In Section Five, you will find the top activities from previous newsletters of 2003-2004.  Be sure and read about the Hop’n Pop’s Popcorn Party.  This was a favorite to use during Christmas vacation.

To Update your Readiness Teacher’s Manual for next year, copy Section Six.  This page simplifies the scoring on Readiness for the Update.

Wishing you continued success!

Cindy Cupp
Currently, President, Cupp Publishers, Inc.
Retired, Director of Curriculum and Reading, Georgia Department of Education
Always, A Reading Teacher


Summary of Sections

Section One           Link to the October Update

Section Two          Jack and Jilly Gold Star Classroom

Section Three       Teaching Tips

Section Four          Questions and Answers

Section Five           Favorites from 2003-2004


Section One:  Link to the October Update

Click here to view the October Update.

Cupp Publishers, Inc. offers a free monthly summary and analysis for all students using Dr. Cupp Readers®.  If you would like to participate, please contact me by email at cindycupp@mindspring.com.


Section Two:   Jack and Jilly Gold Star Classroom

If you think your class is an excellent Jack and Jilly classroom, please complete this attached application and mail the application and documentation to:

Cindy Cupp
5 Log Landing Road
Savannah, Georgia 31411

The application package must be post marked on or before November 15, 2004.  Winners will be announced in the December Online Newsletter. Winners receive the following:

First place             $300

Second place        $200

Third place            $100

If your application includes pictures of students, please obtain written parental consent for the use of these pictures.


Section Three:   Teaching Tips


A.  Oral Fluency Practice

If students are not fluent readers, the following suggestions might be helpful:

1. “Sing” Hop’n Pop - When students practice saying their words during Hop’n Pop, ask them to sort of sing the words. Their voices should not stop between words.

2. Tape record reading - Tape record students individually reading a paragraph from Dr. Cupp Readers® booklet. Students should practice the paragraph and then tape record their reading again.

3. Echo reading – One student reads the paragraph or sentence.  The teacher calls on the next student to echo back or re-read the text.

4. Buddy Reading - Students take turns reading the paragraph to a buddy.

5. Reading for an audience – Students think of a situation where they might orally read in front of an audience, brother, sister, etc.  Students practice reading and then actually read in front of an audience.

6.  Modeling by the teacher – The teacher listens to the student read.  The teacher then reads the text back to the student.  The student rereads the text to the teacher.

B.  Suggestions for Monitoring Phonics Instruction

During the last month, I have observed teachers following this plan for phonics instruction in Readers 1-15.
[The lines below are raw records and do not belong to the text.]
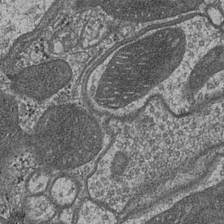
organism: Drosophila
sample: Optic medulla
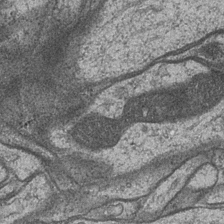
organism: Drosophila
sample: Optic medulla
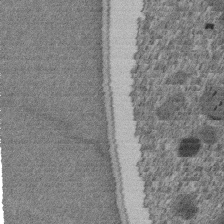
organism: C. elegans
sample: C. elegans embryo early stage
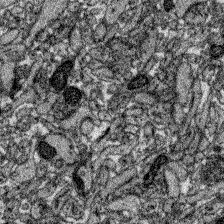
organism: Zebrafish
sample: Larval olfactory bulb
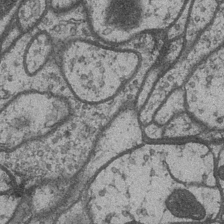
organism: Drosophila
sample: Optic medulla
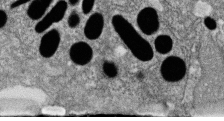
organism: Zebrafish
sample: Cilia; retinal pigment epithelium
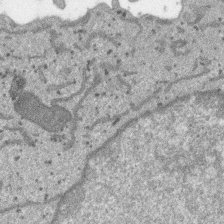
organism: Human
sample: Lung epithelial cells infected with SARS-CoV-2
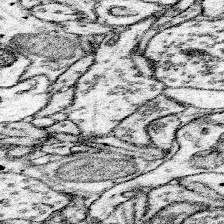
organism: Mouse
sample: Somatosensory cortex neuropil
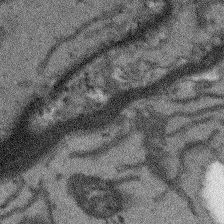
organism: Arabidopsis thaliana
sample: Root tip
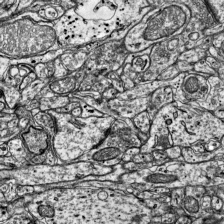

a.  The teacher introduces the new phonics lesson.

b.  The paraprofessional works with students in the rotation to provide practice for the students.  The paraprofessionals record the students' responses on the Form provided on the web page for Phonics Readiness Charts.

c.  The teacher monitors phonics progress by ending his or her fluency/comprehension lesson with students demonstrating their phonics skills with the appropriate chart.

d.  Students are moved to the next lesson when they know the sounds of the letters.  Students are not required to say the letter names at this time.  Students are not required to blend words until Reader 15.

C.  Introducing "big" words -  Great fun!!

Once you have reached Ten Minutes Phonics Lesson 3 in Reader 3, end each phonics lesson by selecting a word from Deck 33 in the Toolbox.  Deck 33 has easy two or more syllable words.  These are the steps I follow to introduce "big" words to students:

a.  Show students the "big" word and tell them that big words are little words put together. 

b.  Use your finger and show the students how to split the word in parts.  At this time, I ask the students to close their eyes.  I tell them I am going to do something magic....they usually giggle and shut their eyes.  I turn the card around and show them the backside of the card. 

c.  Students look at the backside of the card and we sound out each syllable together.  I then say the syllables quickly.  Usually at least one student can figure out the "big" word.


The purpose of beginning this early is to allow students to become comfortable with seeing large words in text.


D.  Don't hold students back waiting for either phonics or sight words

If you have a question about this section, email me your phone number and I will call you back and we will discuss this.

Dr. Cupp Readers are driven by sight words.  When students pass the Hop'n Pop assessments in the Reader and they are reading with fluency and comprehension, move to the next Reader.  If students are not ready to move in phonics, let them go ahead in the next Reader to learn new sight words, but return to the lower Reader on page 6 and 7 when it is time for phonics.


If students can move faster in phonics, let them move to the next Ten Minute Phonics Lesson on page 6 and 7 in the next Reader.


E.  Hop'n Pop Hints

Stop students if they start to yell their Hop'n Pop words.  Encourage students to smoothly move from one word to the next when they say Hop'n Pop.

Be sure and read the "kinder" way to play Hop'n Pop as described in the August 2004 Online Newsletter.


F.  Ideas from teachers using Dr. Cupp Readers®

Robyn Henry – Burch Elementary – Fayette County, Georgia

“On the very first Readers, I waited to time students on Hop’n Pop until I knew they could easily catch him.  Students experienced great success from the very beginning!”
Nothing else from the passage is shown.